Tests also put an end to speculation that his mate is a wolf-dog hybrid

The Columbian
Published: September 6, 2014, 5:00pm

GRANTS PASS, Ore. — Genetic tests indicate that the mate of Oregon’s famous wandering wolf, OR-7, found in the Cascade Mountains of southwestern Oregon could have been the girl next door when he was growing up hundreds of miles away in northeastern Oregon.

The Oregon Department of Fish and Wildlife announced Friday that scat samples picked up by biologists in May and July were analyzed by a laboratory at the University of Idaho. The report says DNA extracted from the scat show the mate is indeed a wolf, and two of the pups belong to OR-7 and his mate.

The report does not specifically say where the mate comes from, but she is related to the Minam and Snake River packs in northeastern Oregon. They each occupy territories neighboring OR-7’s Imnaha pack.

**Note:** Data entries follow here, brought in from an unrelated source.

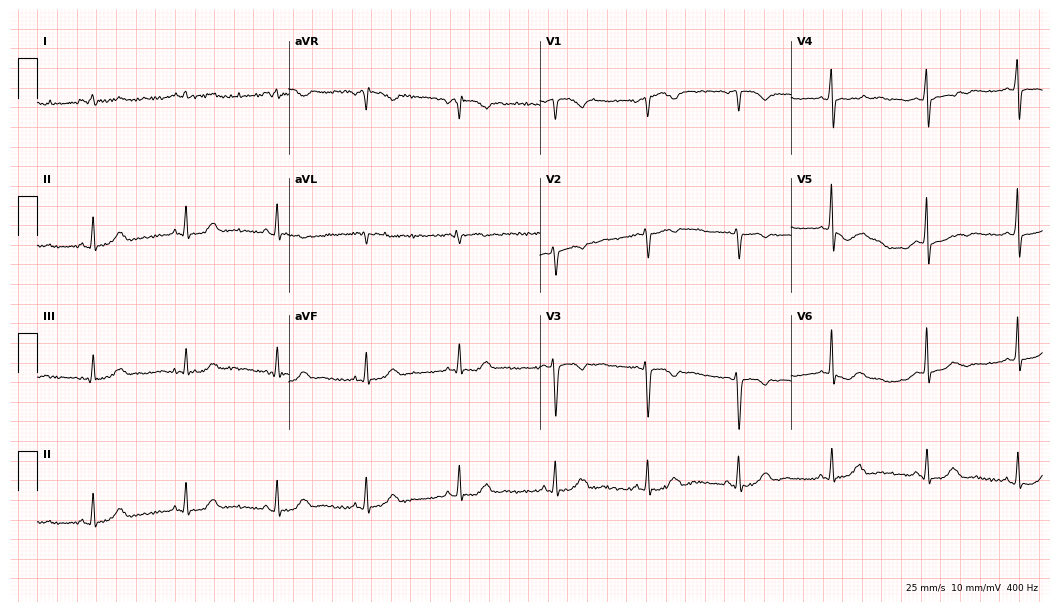
Resting 12-lead electrocardiogram. Patient: a female, 48 years old. None of these six findings is recorded: first-degree AV block, right bundle branch block, left bundle branch block, sinus bradycardia, atrial fibrillation, sinus tachycardia. Findings outside these six are not listed.
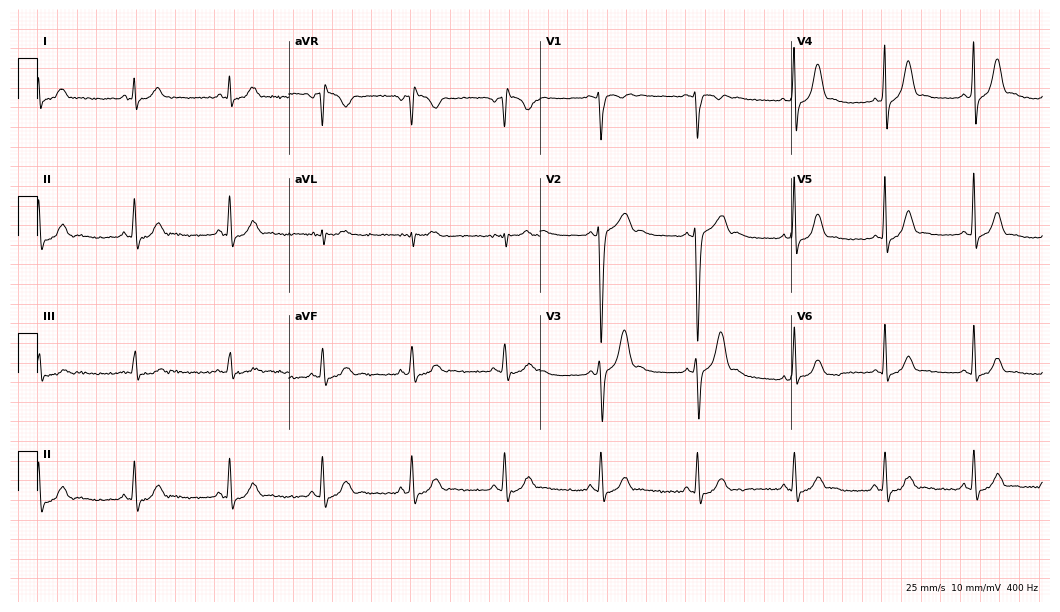
ECG — a 24-year-old male patient. Labelled as a normal ECG.
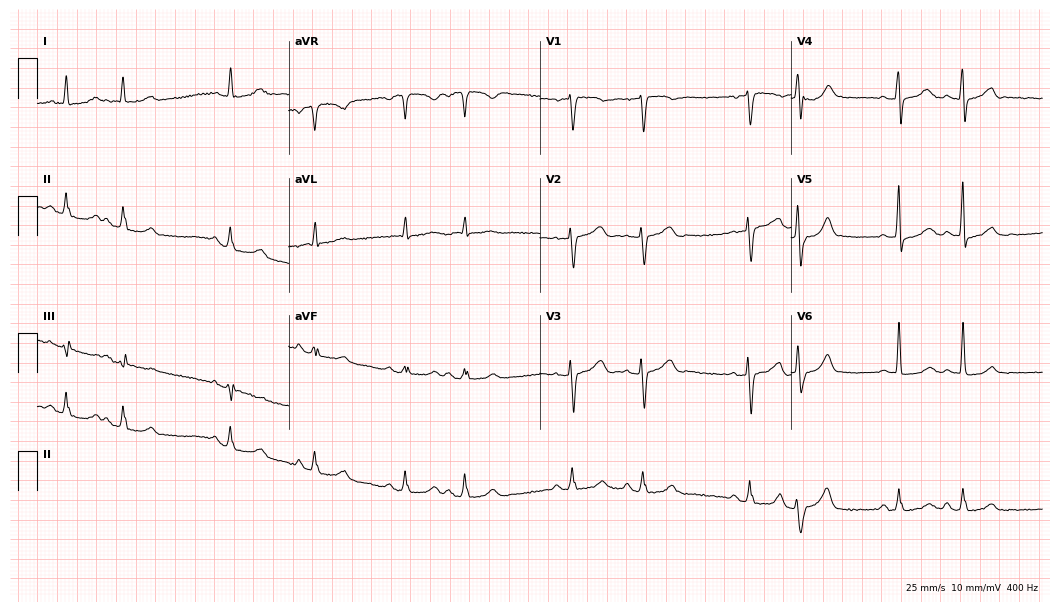
Standard 12-lead ECG recorded from a 71-year-old female patient (10.2-second recording at 400 Hz). None of these six findings is recorded: first-degree AV block, right bundle branch block (RBBB), left bundle branch block (LBBB), sinus bradycardia, atrial fibrillation (AF), sinus tachycardia. Findings outside these six are not listed.

“We want to see genetics travel and genetic interchange between the packs, and this confirms that is happening in Oregon,” said department spokeswoman Michelle Dennehy.

She noted that wolves are known to follow the scent trails left by other wolves that leave their pack to establish a new territory.

OR-7 set off in search of a mate in September 2011, covering thousands of meandering miles from his birthplace in northeastern Oregon to northern California before settling in southwest Oregon. Against the odds, he found a mate last winter, and biologists have confirmed at least three pups on the Rogue River-Siskiyou National Forest in the southern Cascade Range east of Medford.

The report from the Laboratory for Ecological, Evolutionary and Conservation Genetics at the University of Idaho said the mate, whose age remains unknown, was related at the half-sibling or aunt-uncle level to the alpha females of the Minam and Snake River packs. DNA was only extracted for two of the three known pups.

The tests also put to rest any fears that the mate is a wolf-dog hybrid.